2.6 Effects of various parameters
In this study, we investigated the effects of many parameters used in the rule-based plus ANN method [28]. We randomly divided the data into abnormal ROIs and normal ROIs for each case, and we obtained training data and non-training data. First, we examined the effects of the Hamming, Hanning, and Blackman window function. A rule-based method using PS values at 0.179 and 0.357 cycles per millimeter, corresponding to the spatial frequencies of nodular patterns, was used for identification of obviously normal or obviously abnormal ROIs [28]. Then, the ANN method was applied for classification of the remaining ROIs, which were not classified as obvious ROIs by the rule-based method. In the rule-based method, if the values for the abnormal ROIs were higher than that of the maximum normal ROI, these abnormal ROIs were classified as “obviously” abnormal. If the values for the normal ROIs were lower than that of the minimum abnormal ROI, they were classified as “obviously” normal.

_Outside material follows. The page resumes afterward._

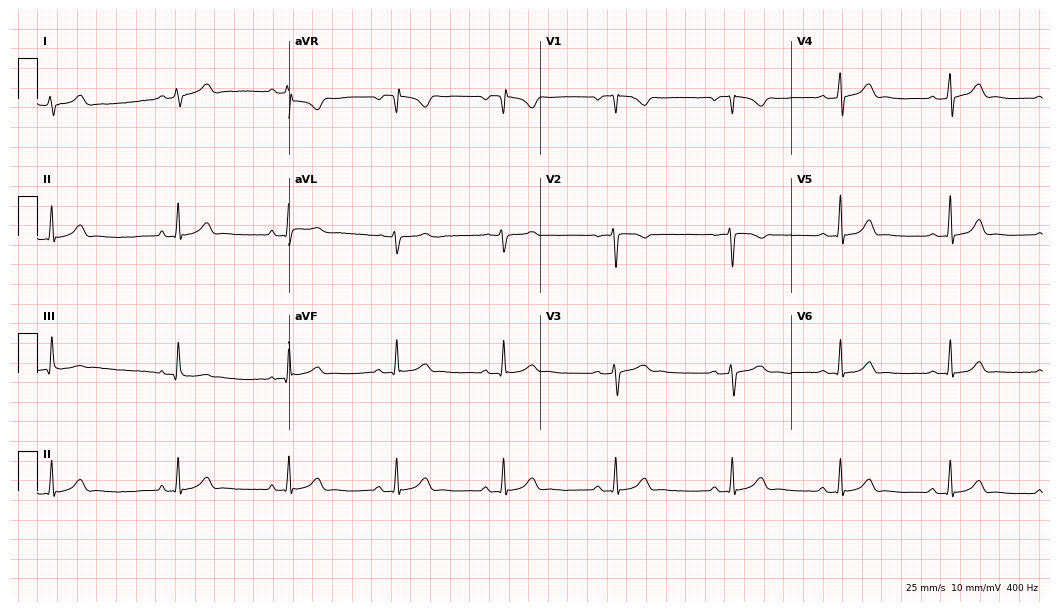
ECG — a male patient, 25 years old. Labelled as a normal ECG.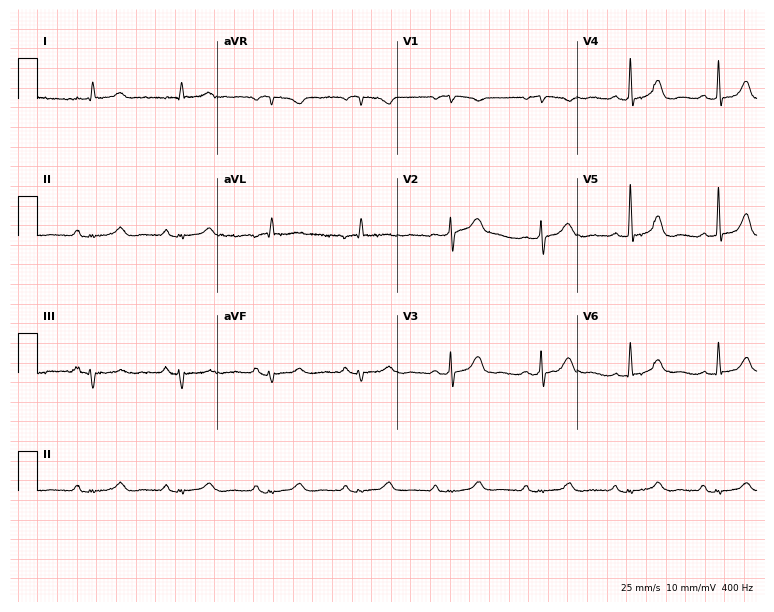
12-lead ECG from a female, 72 years old. No first-degree AV block, right bundle branch block, left bundle branch block, sinus bradycardia, atrial fibrillation or sinus tachycardia recorded for this tracing.

The ANN method was composed of three units consisting of input, hidden, and output layers. The ANN method with the window function and top-hat transform was composed of 32 input units, 17 hidden units, and one output unit. The ANN method with the GLCOM feature image was composed of 64 input units, 33 hidden units, and one output unit. It is important to note that training with “0.1” for normal patterns and “0.9” for abnormal patterns was intended to distinguish between the abnormal and normal ROIs using the ANN method. Finally, the average classification performance for the ANN method alone was determined using ten different training data and non-training data sets.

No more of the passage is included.